Set down, character for character, everything in the records below from the line holding "sample: Brain" down to the line holding "sample: Vero E6", and no other line.

——

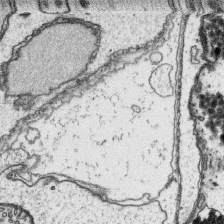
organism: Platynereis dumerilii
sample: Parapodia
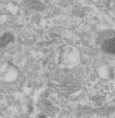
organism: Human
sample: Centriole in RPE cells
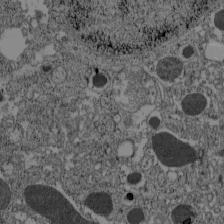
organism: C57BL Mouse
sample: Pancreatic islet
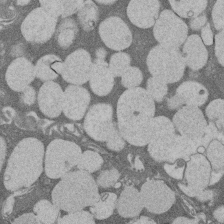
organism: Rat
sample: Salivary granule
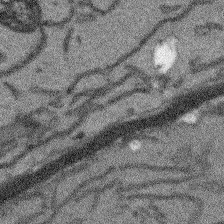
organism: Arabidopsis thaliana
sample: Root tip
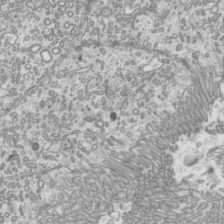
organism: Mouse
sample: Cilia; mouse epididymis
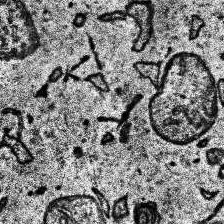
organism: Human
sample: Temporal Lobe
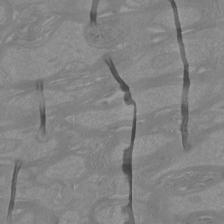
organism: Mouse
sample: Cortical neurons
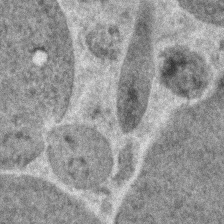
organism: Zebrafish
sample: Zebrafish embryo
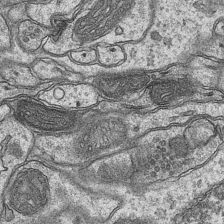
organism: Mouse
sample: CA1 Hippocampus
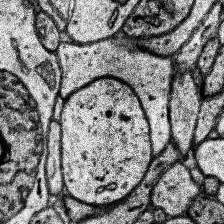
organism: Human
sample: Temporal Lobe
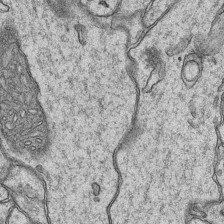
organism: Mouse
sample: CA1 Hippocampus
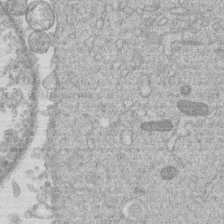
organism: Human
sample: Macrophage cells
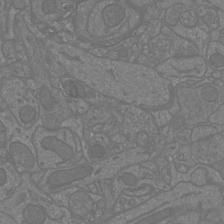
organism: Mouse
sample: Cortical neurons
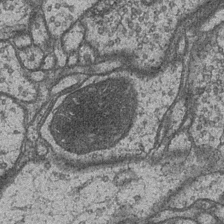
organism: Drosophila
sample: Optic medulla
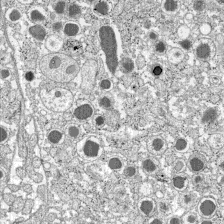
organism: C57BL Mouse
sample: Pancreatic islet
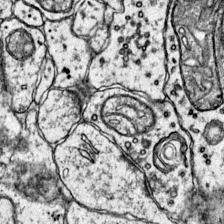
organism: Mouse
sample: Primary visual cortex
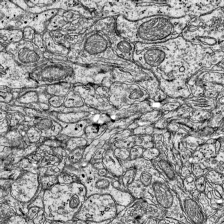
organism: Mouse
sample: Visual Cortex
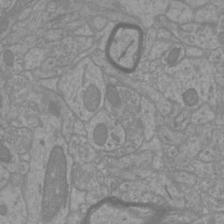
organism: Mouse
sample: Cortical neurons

——

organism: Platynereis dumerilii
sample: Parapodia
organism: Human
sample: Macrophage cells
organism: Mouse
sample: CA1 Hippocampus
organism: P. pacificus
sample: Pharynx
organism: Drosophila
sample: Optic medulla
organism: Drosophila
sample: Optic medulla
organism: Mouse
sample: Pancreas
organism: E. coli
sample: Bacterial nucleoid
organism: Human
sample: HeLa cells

——

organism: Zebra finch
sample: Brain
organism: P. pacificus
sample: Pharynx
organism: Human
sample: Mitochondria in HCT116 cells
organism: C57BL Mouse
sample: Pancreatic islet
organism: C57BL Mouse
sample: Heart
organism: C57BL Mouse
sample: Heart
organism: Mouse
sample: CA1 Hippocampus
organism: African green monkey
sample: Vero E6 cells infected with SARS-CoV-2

——

### SOLVED EXERCISE
sample: Brain
organism: P. pacificus
sample: Pharynx
organism: Human
sample: Mitochondria in HCT116 cells
organism: C57BL Mouse
sample: Pancreatic islet
organism: C57BL Mouse
sample: Heart
organism: C57BL Mouse
sample: Heart
organism: Mouse
sample: CA1 Hippocampus
organism: African green monkey
sample: Vero E6 cells infected with SARS-CoV-2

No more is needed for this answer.